┌─ Dataset content
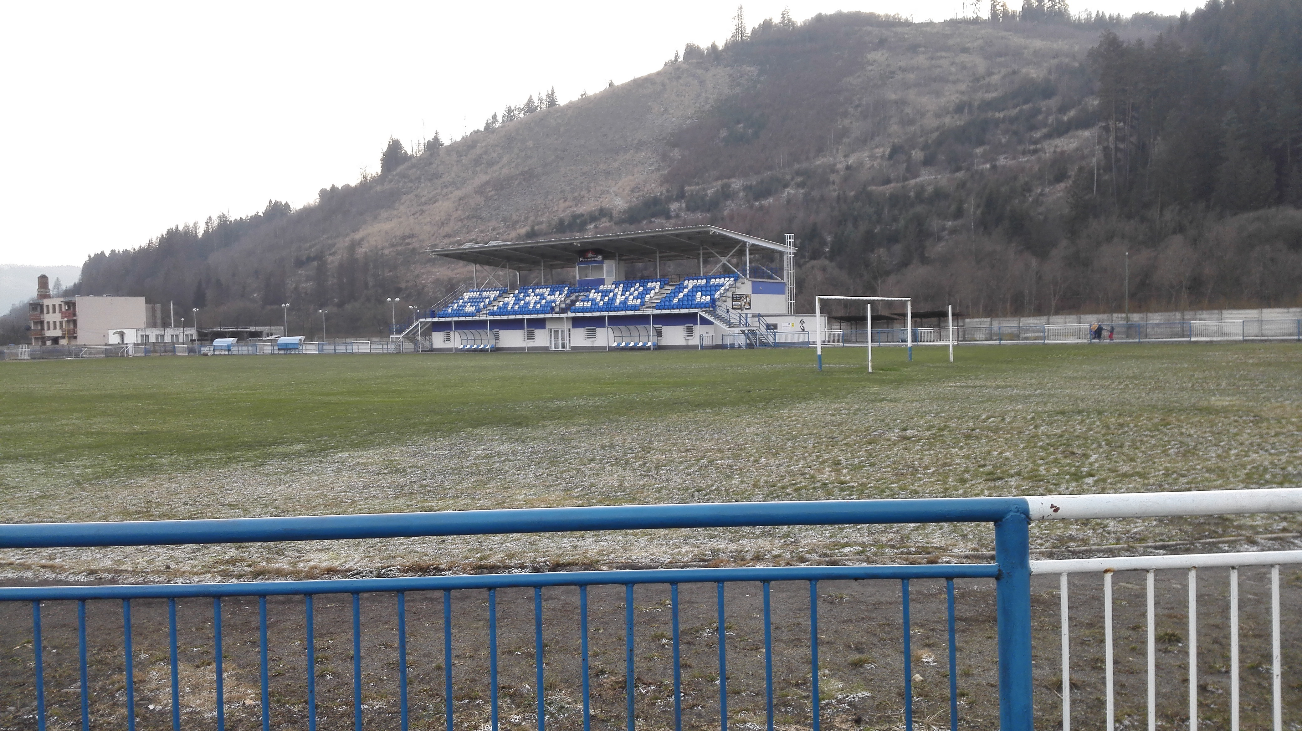 Pohľad na novú futbalovú tribúnu v športovom areáli v Krásne nad Kysucou.
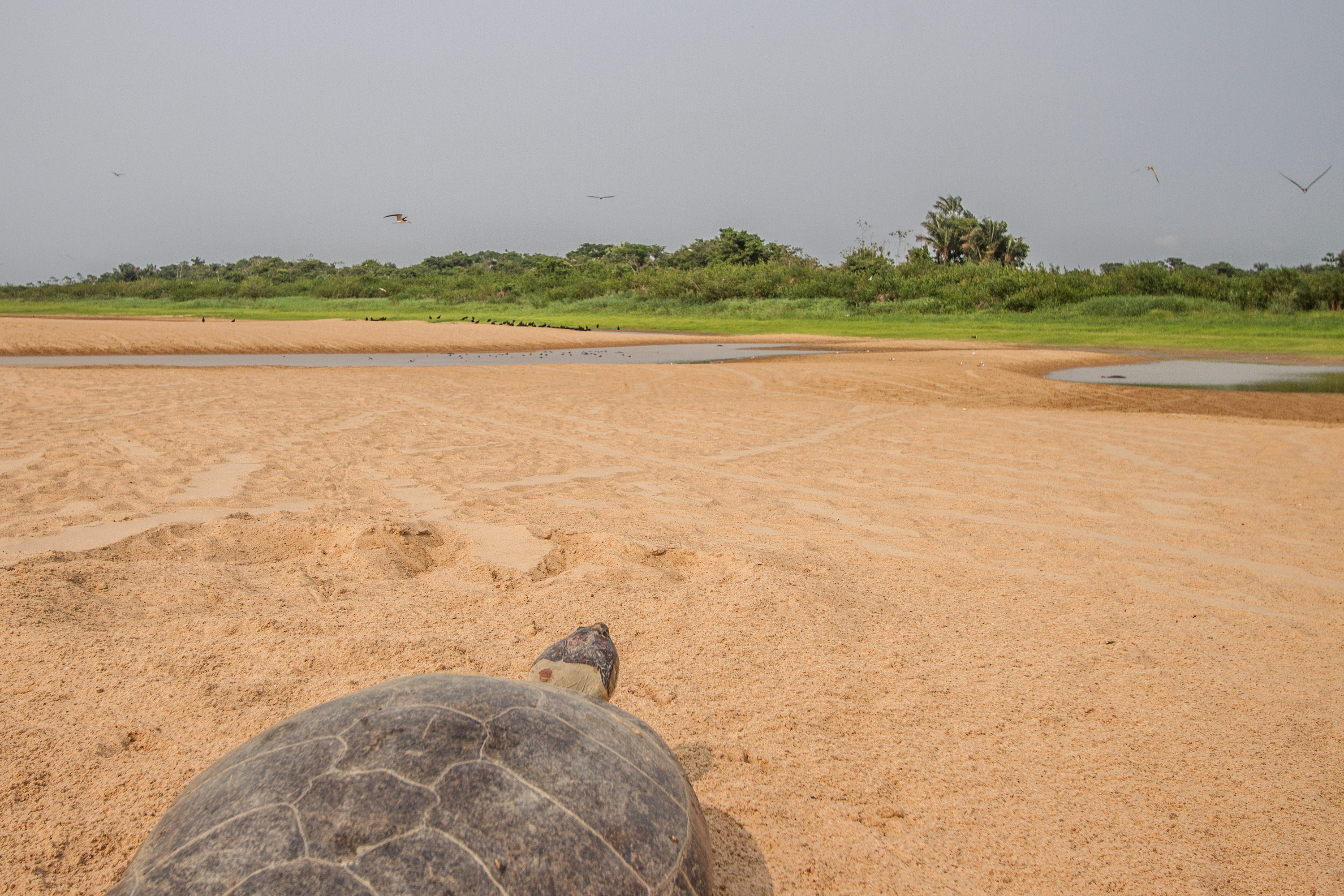 Equipes do Programa Quelônios da Amazônia (PQA) protegem tartarugas no Tabuleiro de Monte Cristo, Rio Tapajós (PA). Mais de 1 milhão de filhotes foram monitorados de novembro de 2017 a janeiro de 2018 na região. Foto: Priscila Miorando
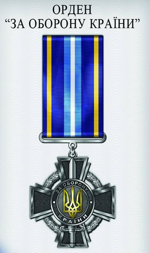 Нагрудний знак «За оборону країни»
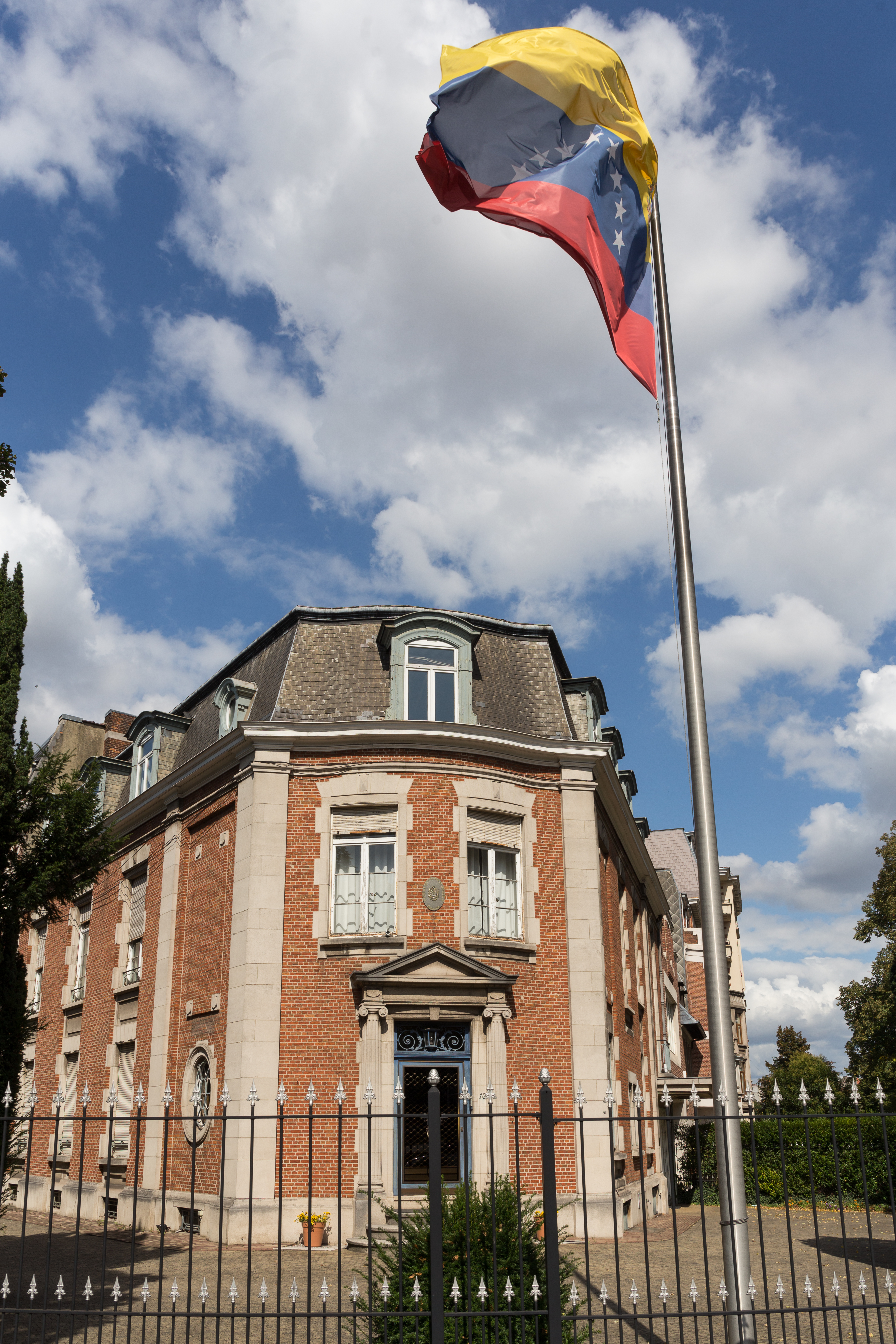 Ambassade du Venezuela en Belgique, avenue Franklin Roosevelt 10 à Bruxelles.
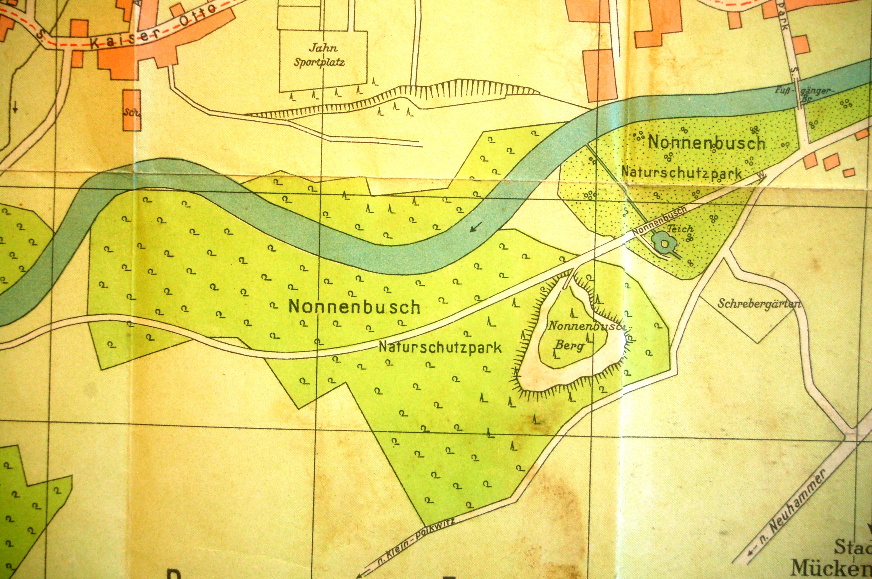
└─
◆ **Problem**: Could the listing above be printed again in full, with every picture omitted?

◆ **Exercise answer**:
 Pohľad na novú futbalovú tribúnu v športovom areáli v Krásne nad Kysucou.
 Equipes do Programa Quelônios da Amazônia (PQA) protegem tartarugas no Tabuleiro de Monte Cristo, Rio Tapajós (PA). Mais de 1 milhão de filhotes foram monitorados de novembro de 2017 a janeiro de 2018 na região. Foto: Priscila Miorando
 Нагрудний знак «За оборону країни»
 Ambassade du Venezuela en Belgique, avenue Franklin Roosevelt 10 à Bruxelles.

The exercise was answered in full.